Nabors et al.9) categorized SEACs in three major groups of meningeal cyst, non-meningeal epidural cysts, and neurenteric cysts. Meningeal cysts are further classified in 3 subgroups : 1) type 1 : extradural meningeal cyst that contains no neural tissue, 2) type 2 : extradural meningeal cyst that contains neural tissue, 3) type 3 : intradural meningeal cyst. Type 1 meningeal cysts consist of extradural arachnoid cysts (type Ia) and sacral meningoceles (type Ib).
The second case in current study is similar to the type 2 meningeal cyst categorized by Nabors et al. However, we propose a different lesson from the case when assuming the pathogenesis of cyst development. An trapped rootlet was found around the dural defect and we assumed it might contribute to cyst development. CSF leaks out via the dural defect and the rootlet caught in the defect interrupts its return into the subarachnoid space. This valve-like mechanism was previously described in several studies and the second case in this study can be another evidence supporting this mechanism7). The initial formation of the dural defect is assumed to be idiopathic.
Clinical outcome and surgical treatment
Signs and symptoms of SEACs are due to chronic cyst expansion and compression of the neural structures and thus, SEACs need surgical treatment. Diverse surgical techniques have been introduced and complete microsurgical resection of SEACs with merticulous repair of dural defect has been advocated as treatment of choice for SEACs13).
Alternatively, one report describes a selective interlaminar fenestration at the transdural communication site seen as pulsating flow voiding on preoperative cine-MRI at T12-L1 in a cyst from T1- to L3, with clipping of the dural rent and this resulted in subsequent cyst regression and improvement in clinical outcome.
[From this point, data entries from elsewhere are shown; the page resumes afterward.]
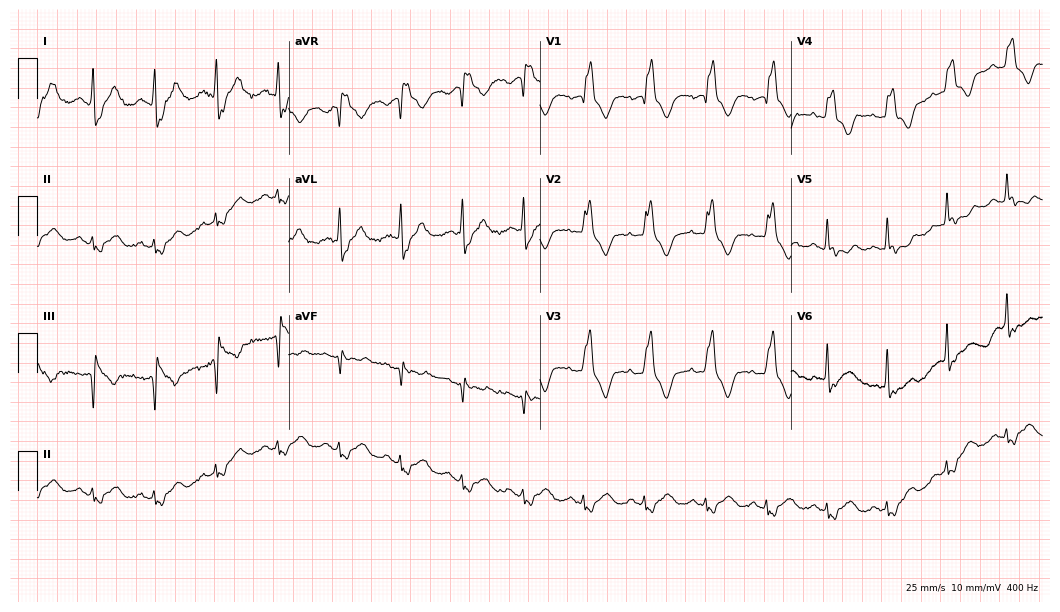
12-lead ECG from a woman, 79 years old. Shows right bundle branch block.
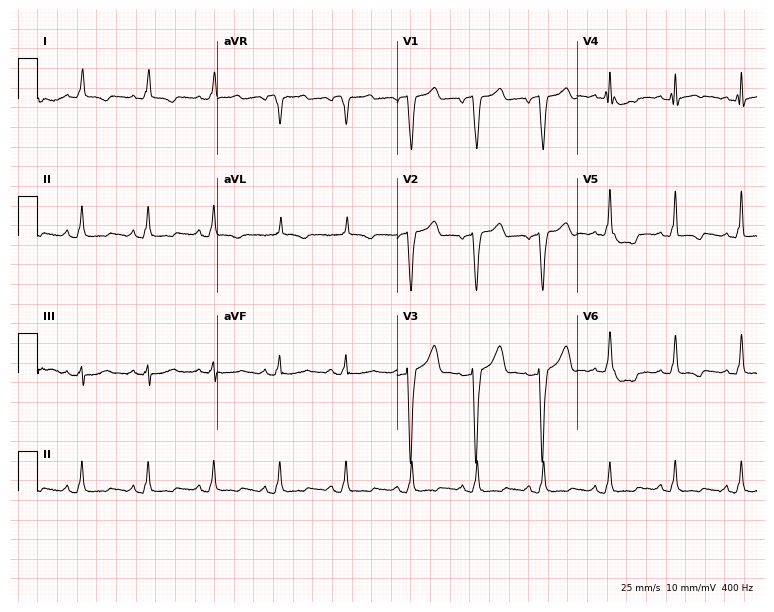
12-lead ECG from an 85-year-old man. No first-degree AV block, right bundle branch block, left bundle branch block, sinus bradycardia, atrial fibrillation or sinus tachycardia recorded for this tracing.
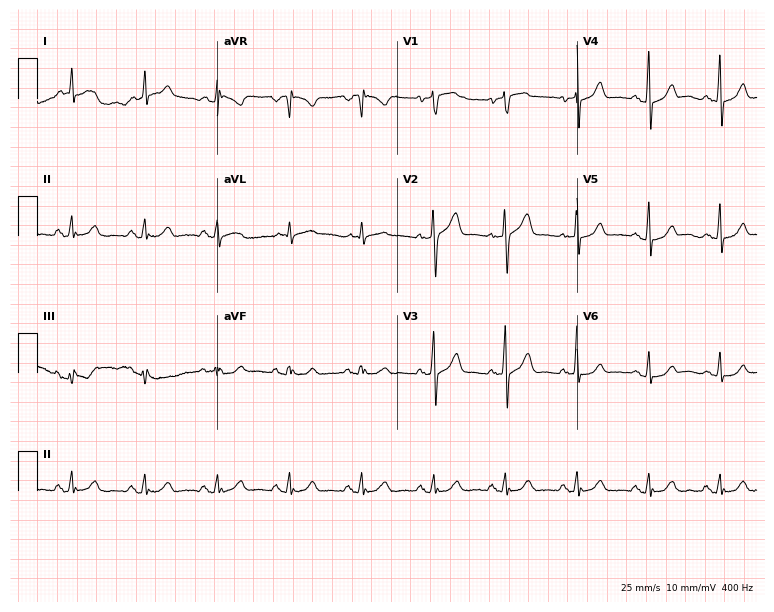
12-lead ECG (7.3-second recording at 400 Hz) from a man, 55 years old. Labelled as a normal ECG.
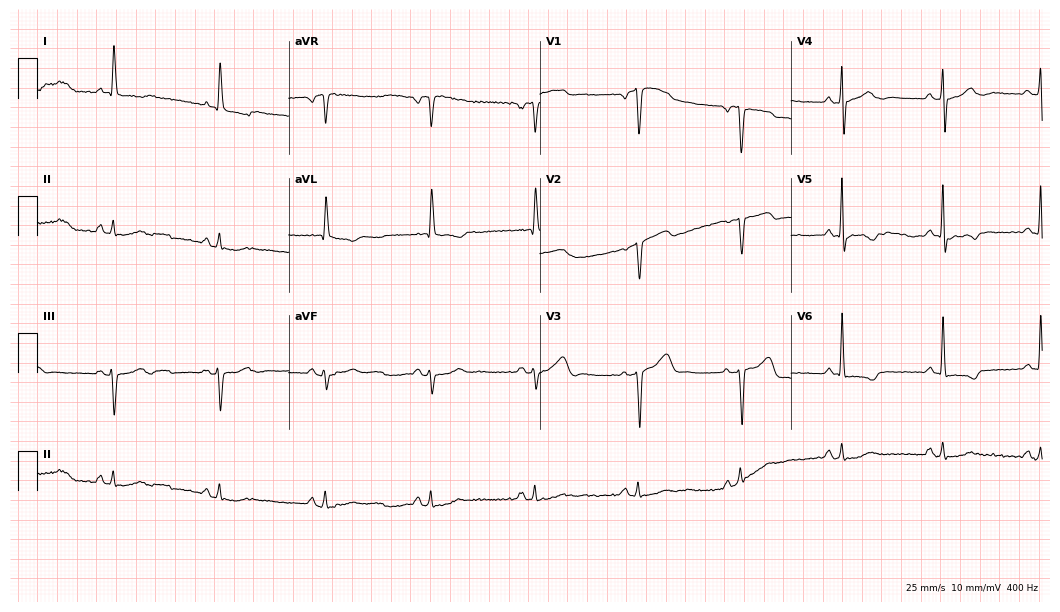
Electrocardiogram (10.2-second recording at 400 Hz), a male, 68 years old. Of the six screened findings (first-degree AV block, right bundle branch block (RBBB), left bundle branch block (LBBB), sinus bradycardia, atrial fibrillation (AF), sinus tachycardia), none is recorded.
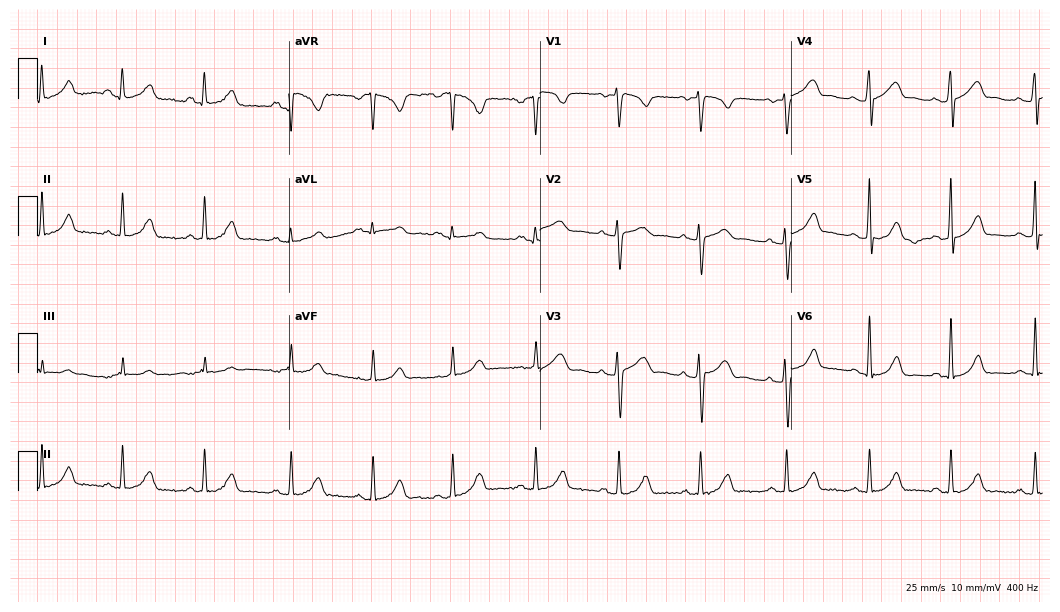
Resting 12-lead electrocardiogram. Patient: a female, 31 years old. Read as a normal ECG.

This technique has an apparent advantage of limited laminotomy but depends on precise preoperative planning of clip position at the communication site13).
Lee et al.6) demonstrated that the recurrence of the SEAC was related to the repair of the dural defect and not to the completeness of SEAC excision. To minimizaing the extent of laminectomy is important to avoid posteoperative complications such as kyphosis.
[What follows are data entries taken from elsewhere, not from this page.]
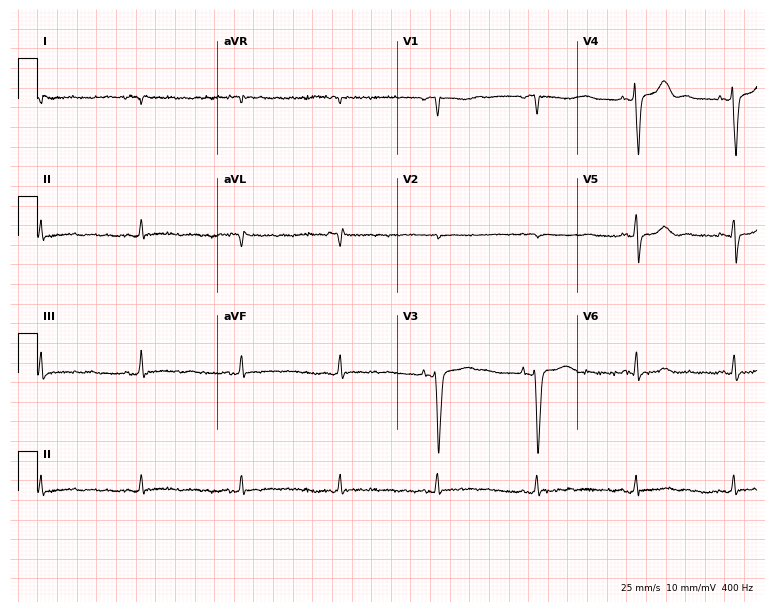
Electrocardiogram, a 75-year-old man. Of the six screened findings (first-degree AV block, right bundle branch block, left bundle branch block, sinus bradycardia, atrial fibrillation, sinus tachycardia), none is recorded.
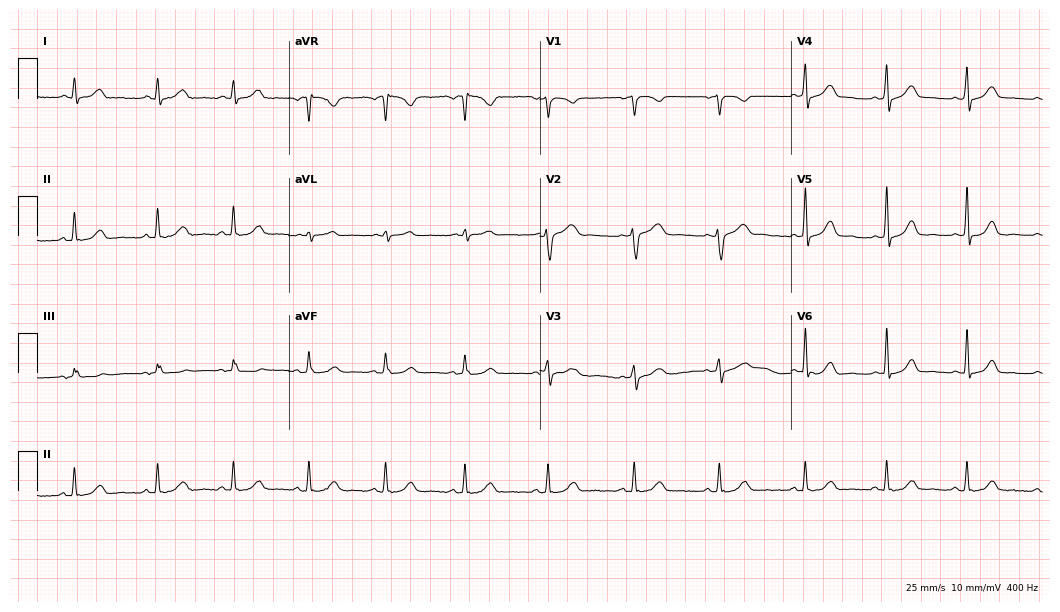
12-lead ECG (10.2-second recording at 400 Hz) from a female, 40 years old. Labelled as a normal ECG.
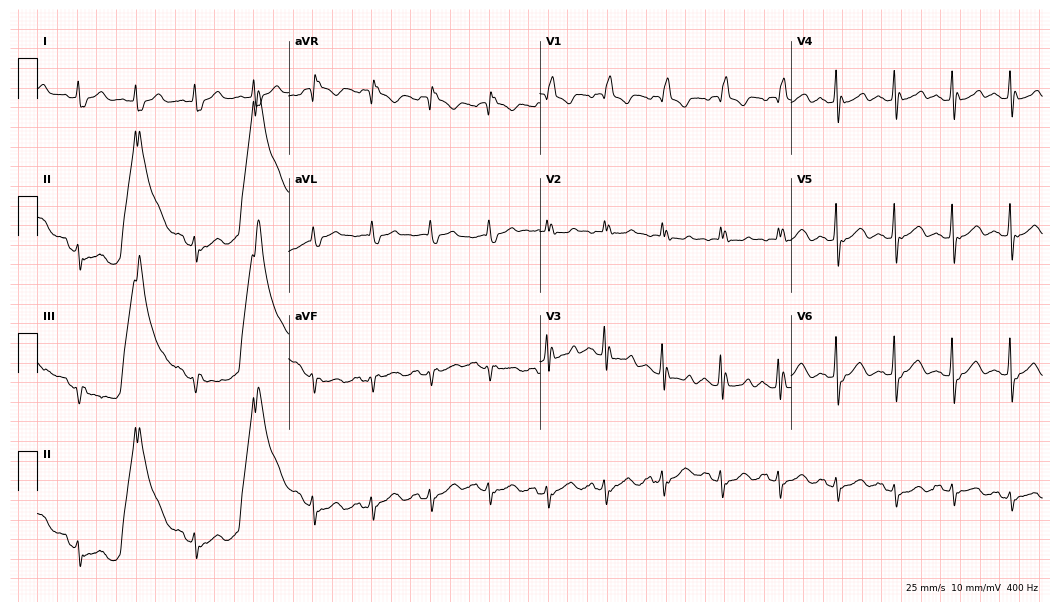
12-lead ECG from an 86-year-old woman. Shows right bundle branch block, sinus tachycardia (a sinus rate of 100 beats per minute or more).

With improved diagnostic tools, we can verify the location of communication or dural defect preoperatively and it can help planning tailored laminotomy to avoid multi-level laminectomy and subsequent increased risk of complications. Currently many surgeons favor the tailored laminotomy and cyst fenestration with merticulous dural repair rather complete resection of SEACs to reduce the complication related to long-level laminectomy6,11,13).
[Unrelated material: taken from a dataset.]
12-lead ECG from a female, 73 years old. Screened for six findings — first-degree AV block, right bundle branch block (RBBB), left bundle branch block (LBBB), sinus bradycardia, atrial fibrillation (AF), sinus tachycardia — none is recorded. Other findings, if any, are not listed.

We performed tailored laminectomy for cyst fenestration and repair of the dural defect and had good clinical and radiologic outcome.
CONCLUSION
We have experienced two cases of SEACs and performed tailored laminectomy and cyst fenestration with dural repair in these cases. Clinical and radiologic outcome was excellent in both cases and there has not been any evidence of cyst recurrence till now.
In the second case, a loop of single rootlet was found got stuck within the dural defect and it might contribute to develop the cyst by inhibiting spontaneous dural closure. It is a rare case and can be considered as another etiology of SEACs.